Shared Platform Governance in-progress
GPUaaS is both the first AI Factory product and the proving ground for governed agentic engineering. The platform model and the delivery model are tied together: shared services own cross-product controls, and Fairway keeps the work that changes those controls auditable.
Operating Principle
Shared platform services own cross-product controls.
Fairway owns durable work coordination and evidence.
Provider sessions are replaceable execution attachments.
Platform Boundary
| Layer | Owns |
|---|---|
| GPUaaS product domains | Allocations, node lifecycle, terminal access, GPU SKUs, MAAS behavior |
| App Platform / SDK | App manifests, app catalog, runtime adapters, developer workflows |
| Token Factory | Model endpoint routing, model policy, inference analytics |
| Shared platform services | IAM, billing, audit, evidence, status, notification, registry, secrets/PKI, policy |
The immediate goal is ownership clarity and contract composition. Physical service extraction comes after routes, schemas, events, read models, and review gates can enforce the boundary.
Agentic Engineering Boundary
| Control | Authority |
|---|---|
| Fairway task | Scope, owner, status, dependencies, risk, review domains |
| Provider session | Execution attachment for Codex, Claude, Gemini, tmux, shell, or browser work |
| Evidence artifact | Command/result, source SHA, environment, logs, screenshots, UAT or scan output |
| Review record | Independent domain approval or concrete requested changes |
| Deploy-run | CI, deploy, smoke, UAT, rollback, and follow-up evidence |
Provider chat is useful context, but it is not approval.
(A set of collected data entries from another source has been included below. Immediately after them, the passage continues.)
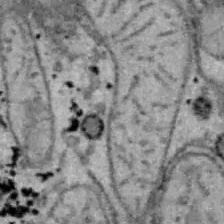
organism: Mouse
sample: Liver from an obese (ob/ob) mouse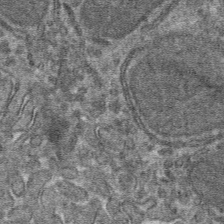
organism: Mouse
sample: Mouse hepatocytes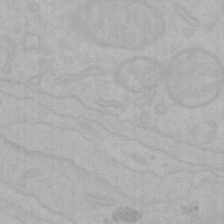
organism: Mouse
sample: Choroid plexus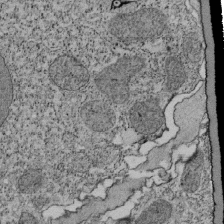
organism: Tetrahymena
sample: Cilia in tetrahymena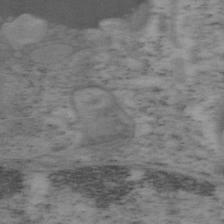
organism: Mouse
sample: OT-I killer T cells with ID8 ovarian cancer cells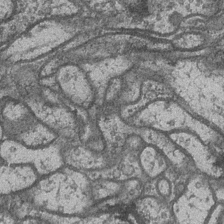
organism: Drosophila
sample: Optic medulla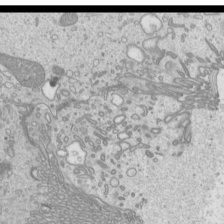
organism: Mouse
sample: Cilia; mouse epididymis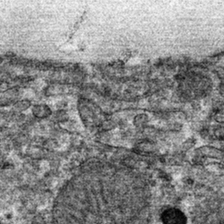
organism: Mouse
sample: Mouse hepatocytes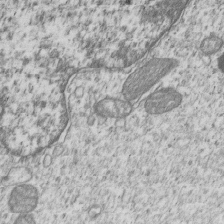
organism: Human
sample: MDA-MB-231 cells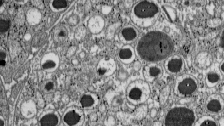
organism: C57BL Mouse
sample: Pancreatic islet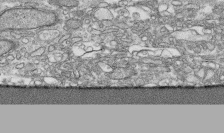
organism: Human
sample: CRL-1474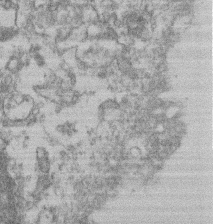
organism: Mouse
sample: T cell stromal cell synapse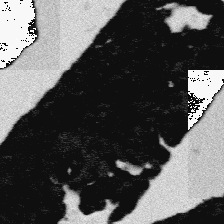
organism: Platynereis dumerilii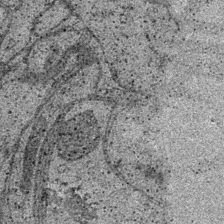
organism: Drosophila
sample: Optic medulla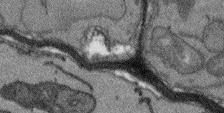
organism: Arabidopsis thaliana
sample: Root tip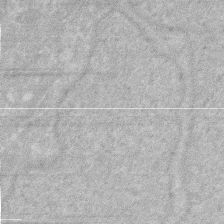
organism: Human
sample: HIV infected U937 cells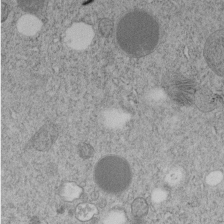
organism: C. elegans
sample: C. elegans embryo early stage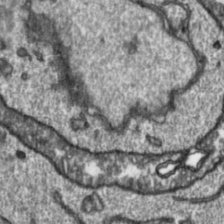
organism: Toxoplasma gondii
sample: Parasites in a vacuole inside a host cell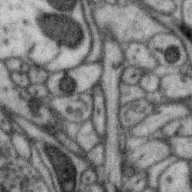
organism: Zebra finch
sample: Brain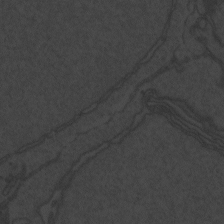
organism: Zebrafish
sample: Macrophage infected with Toxoplasma gondii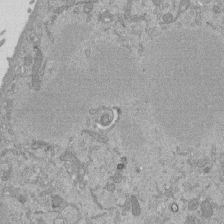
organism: Mouse
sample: ED-1 cell nuclei; centrioles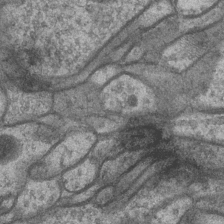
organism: Drosophila
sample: Optic medulla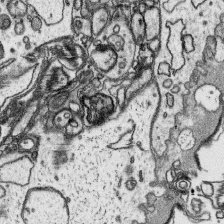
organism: Platynereis dumerilii
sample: Parapodia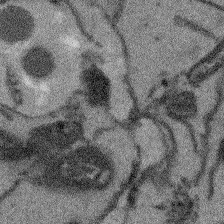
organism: Arabidopsis thaliana
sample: Root tip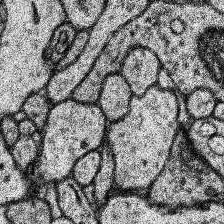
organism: Human
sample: Temporal Lobe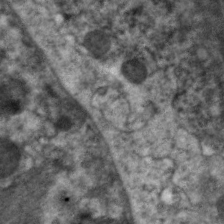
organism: C. elegans
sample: Pharynx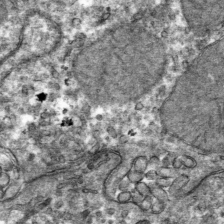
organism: Mouse
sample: Mouse hepatocytes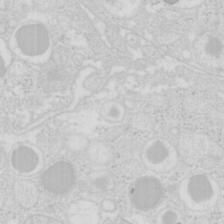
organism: Mouse
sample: Pancreas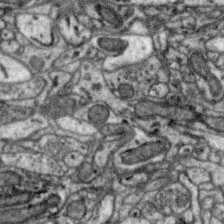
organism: Zebra finch
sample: Brain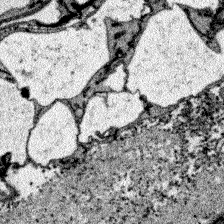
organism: Zebrafish
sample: Larval olfactory bulb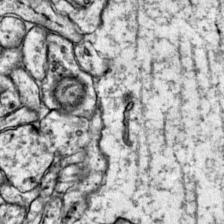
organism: Mouse
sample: Primary visual cortex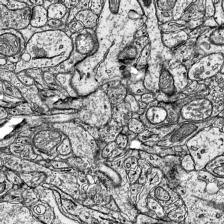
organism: Mouse
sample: Visual Cortex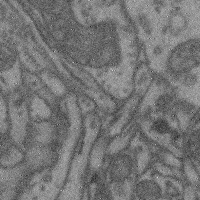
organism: Mouse
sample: Cerebral cortex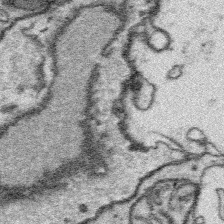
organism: Platynereis dumerilii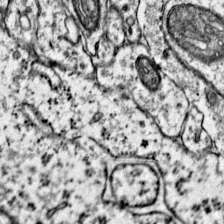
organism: Mouse
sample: Primary visual cortex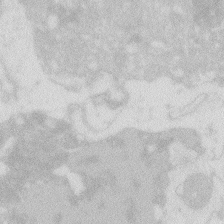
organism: Zebrafish
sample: Macrophage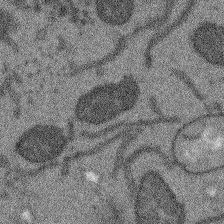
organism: Arabidopsis thaliana
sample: Root tip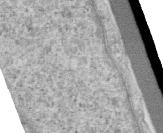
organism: Human
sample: Centriole in RPE cells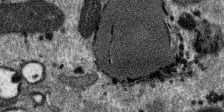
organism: Human
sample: Lung epithelial cells infected with SARS-CoV-2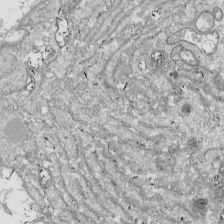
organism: Drosophila
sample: Cell division; meiosis; drosophila spermatocytes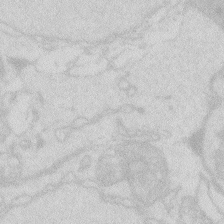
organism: Zebrafish
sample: Macrophage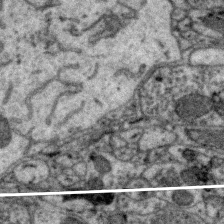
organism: Zebra finch
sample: Brain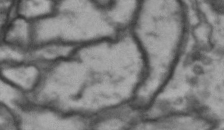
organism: Drosophila
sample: Brain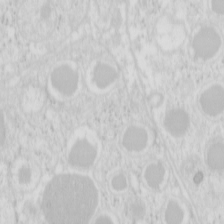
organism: Mouse
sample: Pancreas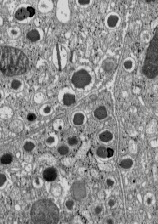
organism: C57BL Mouse
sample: Pancreatic islet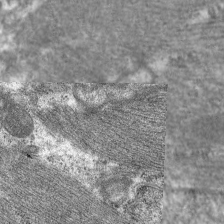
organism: C. elegans
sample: Pharynx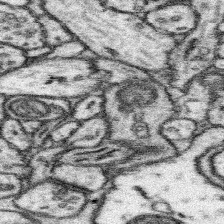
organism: Mouse
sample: Somatosensory cortex neuropil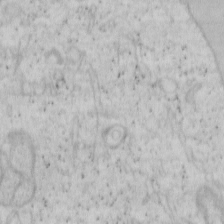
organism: Human
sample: HeLa cells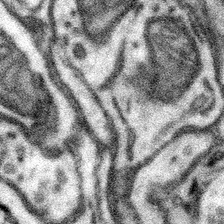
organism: Mouse
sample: Somatosensory cortex neuropil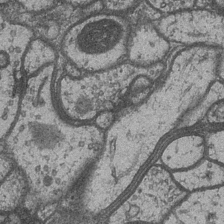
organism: Drosophila
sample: Optic medulla

Fairway evidence and reviews are the durable record.
Security Boundaries
| Surface | Required control |
|---|---|
| MFA | Keycloak owns human MFA enforcement; GPUaaS consumes provider posture and claims without collecting factor secrets |
| Secrets / PKI | Custody stays in Vault, step-ca, cert-manager, and service identity tooling; GPUaaS records purpose, policy, delivery, and audit |
| CI runners | Scaleout requires non-secret inventory, host headroom, and ops approval |
| Cloudflare / edge | DNS, tunnel, Access, TLS, and route changes need explicit ops/security evidence and rollback |
| RTE environments | Boundary, segmentation, storage, observability, IAM, and separation exports are required before service exposure closure |
| UAT / deploy | Meaningful deploy and UAT attempts need Fairway deploy-runs with deterministic artifacts |
| Agent automation | Agents may execute and summarize; Fairway reviews and evidence decide closure |
Closeout Behavior
When a lane is waiting on reviewers, credentials, exports, or an approval window, the team should keep moving on safe fallback work:
- Close deploy/CI monitor tasks with terminal evidence.
- Run approved non-production UAT and smoke harnesses.
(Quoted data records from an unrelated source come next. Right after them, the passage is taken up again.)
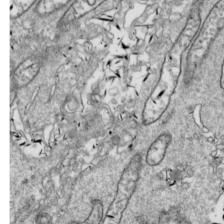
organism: Drosophila
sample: Cell division; meiosis; drosophila spermatocytes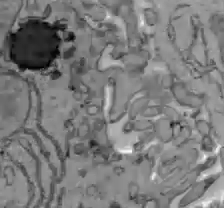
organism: C57BL Mouse
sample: Liver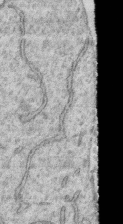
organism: Human
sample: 1205lu cells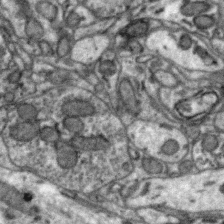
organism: Zebra finch
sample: Brain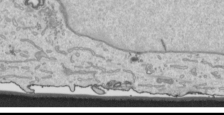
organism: Human
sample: Mitochondria in HCT116 cells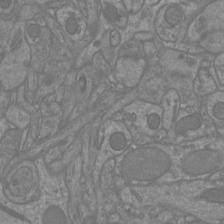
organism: Mouse
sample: Cortical neurons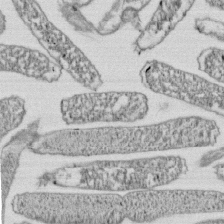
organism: E. coli
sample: Bacterial nucleoid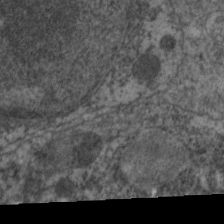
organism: C. elegans
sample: Pharynx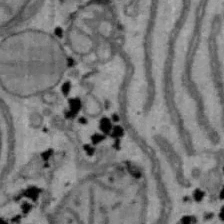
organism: Mouse
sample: Liver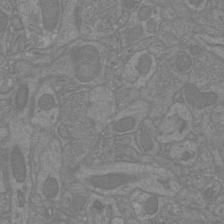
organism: Mouse
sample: Cortical neurons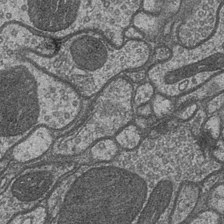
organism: Drosophila
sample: Optic medulla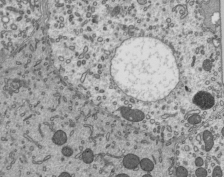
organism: Mouse
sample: Mouse epididymis efferent ductule cilia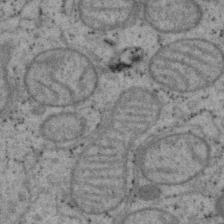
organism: Human
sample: HeLa cells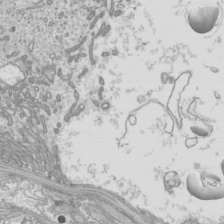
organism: Mouse
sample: Cilia; mouse epididymis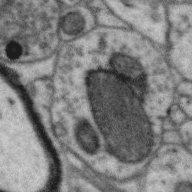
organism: Zebra finch
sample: Brain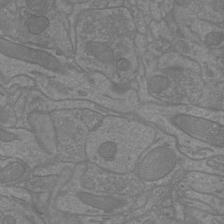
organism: Mouse
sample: Cortical neurons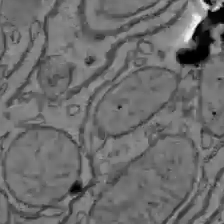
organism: C57BL Mouse
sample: Liver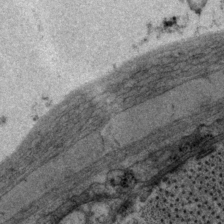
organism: P. pacificus
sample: Pharynx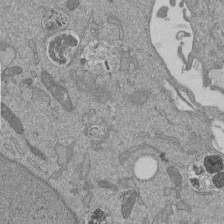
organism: Mouse
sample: ED-1 cell nuclei; centrioles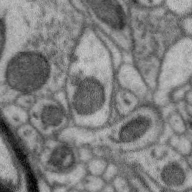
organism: Zebra finch
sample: Brain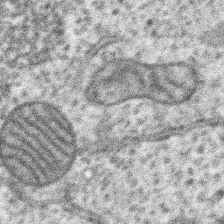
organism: Human
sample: HeLa cells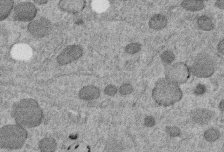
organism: C. elegans
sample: C. elegans embryo early stage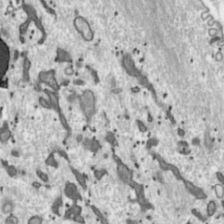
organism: Toxoplasma gondii
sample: Parasites in a vacuole inside a host cell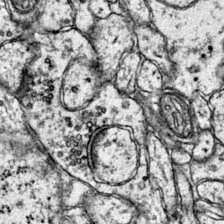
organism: Mouse
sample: Primary visual cortex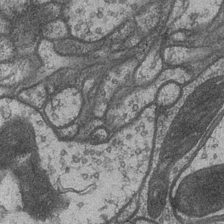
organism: Drosophila
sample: Optic medulla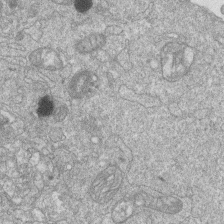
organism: Human
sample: HeLa cell HIV synapse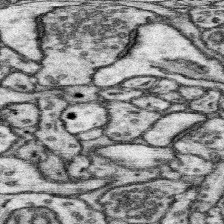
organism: Mouse
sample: Somatosensory cortex neuropil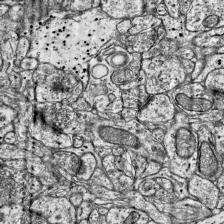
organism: Mouse
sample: Visual Cortex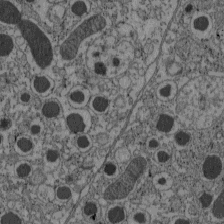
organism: C57BL Mouse
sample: Pancreatic islet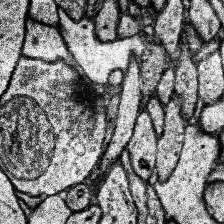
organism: Human
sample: Temporal Lobe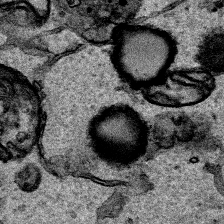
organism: Human
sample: Mitochondria in HCT116 cells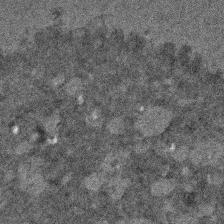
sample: Trachea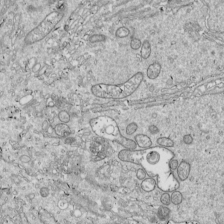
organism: Drosophila
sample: Cell division; meiosis; drosophila spermatocytes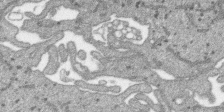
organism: Human
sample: Lung epithelial cells infected with SARS-CoV-2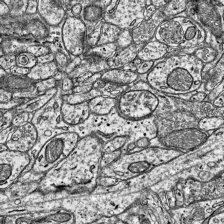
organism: Mouse
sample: Visual Cortex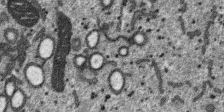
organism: Human
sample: Lung epithelial cells infected with SARS-CoV-2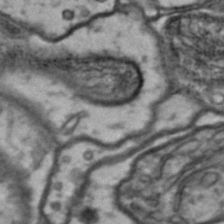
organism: Drosophila
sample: Brain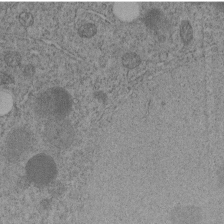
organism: C. elegans
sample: C. elegans embryo early stage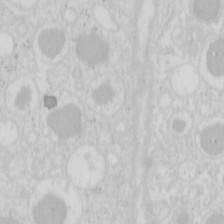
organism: Mouse
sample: Pancreas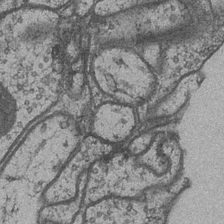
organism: Drosophila
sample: Optic medulla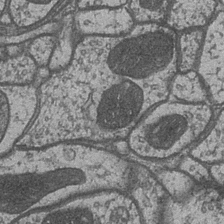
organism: Drosophila
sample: Optic medulla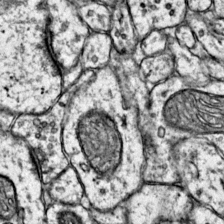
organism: Mouse
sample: Primary visual cortex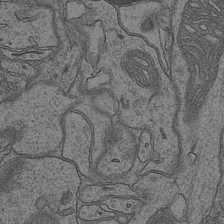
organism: Mouse
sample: CA1 Hippocampus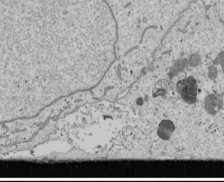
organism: Human
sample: Mitochondria in U2OS cells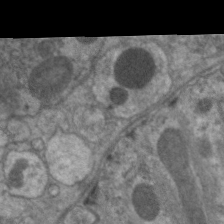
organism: C. elegans
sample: Pharynx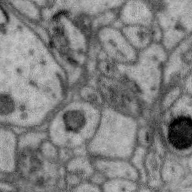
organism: Zebra finch
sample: Brain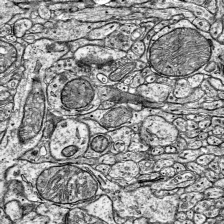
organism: Mouse
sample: Visual Cortex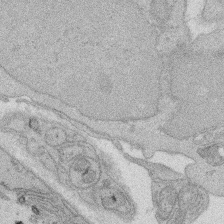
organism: Rat
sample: Salivary granule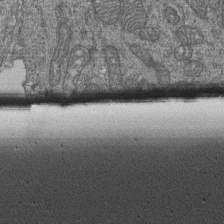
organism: Human
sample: Retinal organoid Rod and Cone cells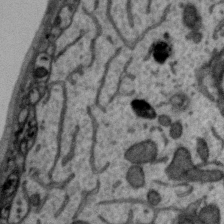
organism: Zebra finch
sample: Brain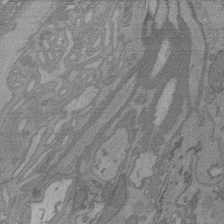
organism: C. elegans
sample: AFD neurons C. elegans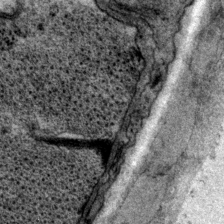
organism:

- Convert findings into scoped follow-up tasks.
- Update runbooks, architecture docs, operations docs, evidence packets, and this portal.
- Reconcile Fairway and route reviews before switching lanes.
Fallback work does not loosen production controls. Keycloak, runner, Cloudflare, firewall, route, RTE, secret, destructive cleanup, and production deploy changes still need explicit approval and rollback criteria.
Current Closeout Dependencies
- MFA live drill evidence is required before sensitive-operation MFA gates.
- RTE export evidence is required before service exposure baseline closure.
- Runner inventory and host-headroom evidence are required before controlled scaleout.
- Kind deploy and deterministic smoke evidence exist, but full kind UAT and dev
deploy remain gated by
OPS-FIX-KIND-COMPUTE-CAPACITY-PREREQ-001untilcompute-vm-smallinlocal-maas-lxdhas schedulable capacity or an approved alternate profile/waiver is recorded. - Portal source checks and build evidence are required before the documentation portal is called current.
Current Safe Work While Capacity Is Blocked
The closeout program can still progress without weakening release controls:
- Keep UAT coverage matrices current with evidence paths and Fairway blockers.
- Run non-mutating kind smoke for auth/session, account/security, catalog/read models, billing and finance reads, admin/ops read models, and terminal connect against the existing active allocation.
- Update runbooks, source-of-truth maps, portal pages, and cleanup/archive recommendations.
- Route the ops decision for capacity restore, alternate profile, or scoped waiver before mutating UAT or dev deploy.